Single out the lines of the material that contain "cells" and copy them.

§ **Material to process**:
- - - - - - -

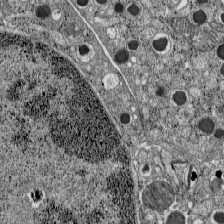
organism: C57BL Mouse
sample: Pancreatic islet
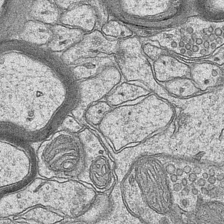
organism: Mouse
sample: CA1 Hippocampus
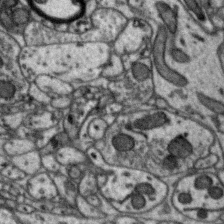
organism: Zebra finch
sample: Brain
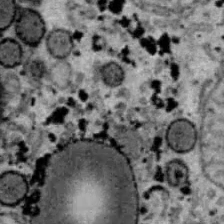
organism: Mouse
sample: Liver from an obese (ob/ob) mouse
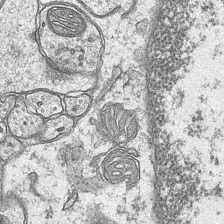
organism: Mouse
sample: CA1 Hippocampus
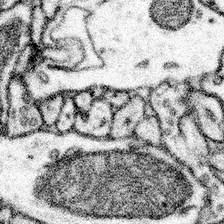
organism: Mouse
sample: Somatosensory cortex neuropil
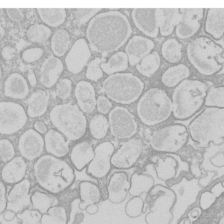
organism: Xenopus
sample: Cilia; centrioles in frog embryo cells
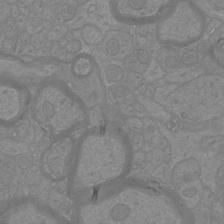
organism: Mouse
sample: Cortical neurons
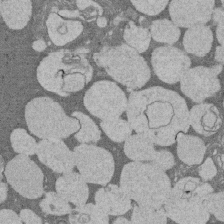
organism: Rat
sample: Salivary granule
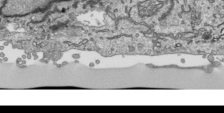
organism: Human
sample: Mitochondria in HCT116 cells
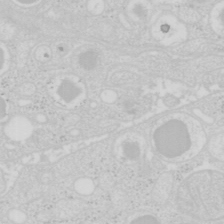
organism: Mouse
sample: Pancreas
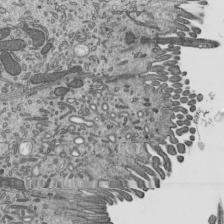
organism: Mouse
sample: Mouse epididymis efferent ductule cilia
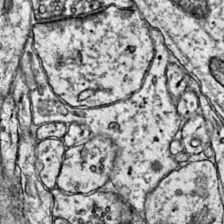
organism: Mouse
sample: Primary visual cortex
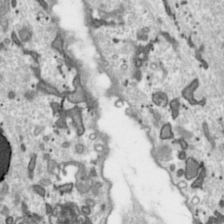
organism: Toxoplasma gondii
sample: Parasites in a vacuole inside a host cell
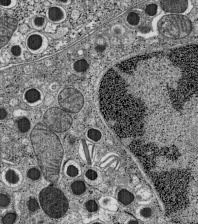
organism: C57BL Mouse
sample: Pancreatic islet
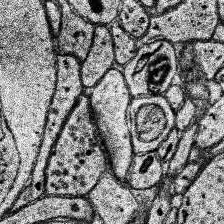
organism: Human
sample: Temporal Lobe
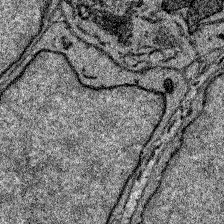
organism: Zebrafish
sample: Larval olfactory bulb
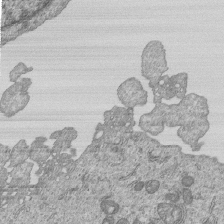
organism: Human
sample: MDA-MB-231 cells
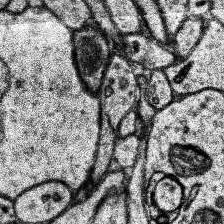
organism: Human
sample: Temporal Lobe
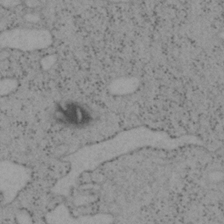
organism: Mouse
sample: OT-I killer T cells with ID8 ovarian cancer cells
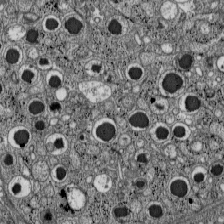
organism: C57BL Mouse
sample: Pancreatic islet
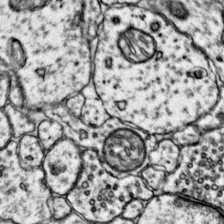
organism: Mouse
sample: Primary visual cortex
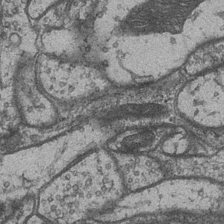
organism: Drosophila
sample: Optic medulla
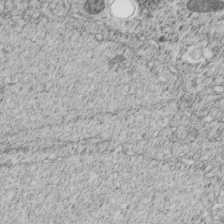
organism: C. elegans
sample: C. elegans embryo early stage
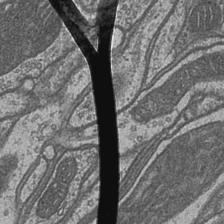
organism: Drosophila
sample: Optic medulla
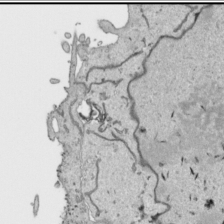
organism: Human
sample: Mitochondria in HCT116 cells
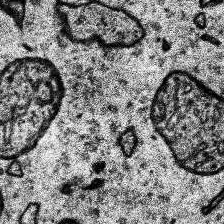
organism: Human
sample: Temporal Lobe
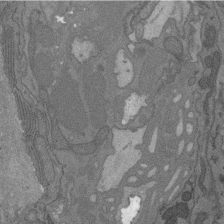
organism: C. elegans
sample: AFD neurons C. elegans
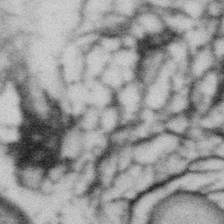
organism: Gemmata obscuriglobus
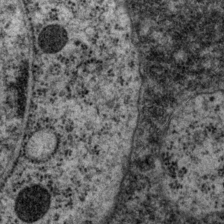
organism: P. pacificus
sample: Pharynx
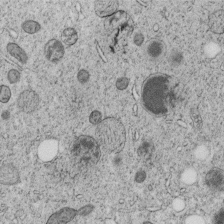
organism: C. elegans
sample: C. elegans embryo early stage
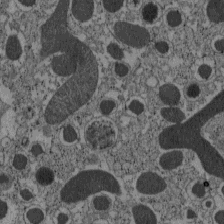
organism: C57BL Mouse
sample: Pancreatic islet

- - - - - - -

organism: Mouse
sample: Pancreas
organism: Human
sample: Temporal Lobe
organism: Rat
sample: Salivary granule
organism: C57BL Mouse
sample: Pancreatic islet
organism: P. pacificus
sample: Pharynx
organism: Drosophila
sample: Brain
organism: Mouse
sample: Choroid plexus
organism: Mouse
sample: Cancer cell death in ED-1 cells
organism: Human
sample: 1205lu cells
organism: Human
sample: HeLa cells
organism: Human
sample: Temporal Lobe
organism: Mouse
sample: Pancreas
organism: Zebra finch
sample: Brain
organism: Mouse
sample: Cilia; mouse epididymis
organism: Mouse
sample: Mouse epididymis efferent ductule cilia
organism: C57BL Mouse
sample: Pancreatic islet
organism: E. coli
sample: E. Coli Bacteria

- - - - - - -

§ **Answer to the exercise**:
sample: Cilia; centrioles in frog embryo cells
sample: Mitochondria in HCT116 cells
sample: MDA-MB-231 cells
sample: OT-I killer T cells with ID8 ovarian cancer cells
sample: Mitochondria in HCT116 cells
sample: Cancer cell death in ED-1 cells
sample: 1205lu cells
sample: HeLa cells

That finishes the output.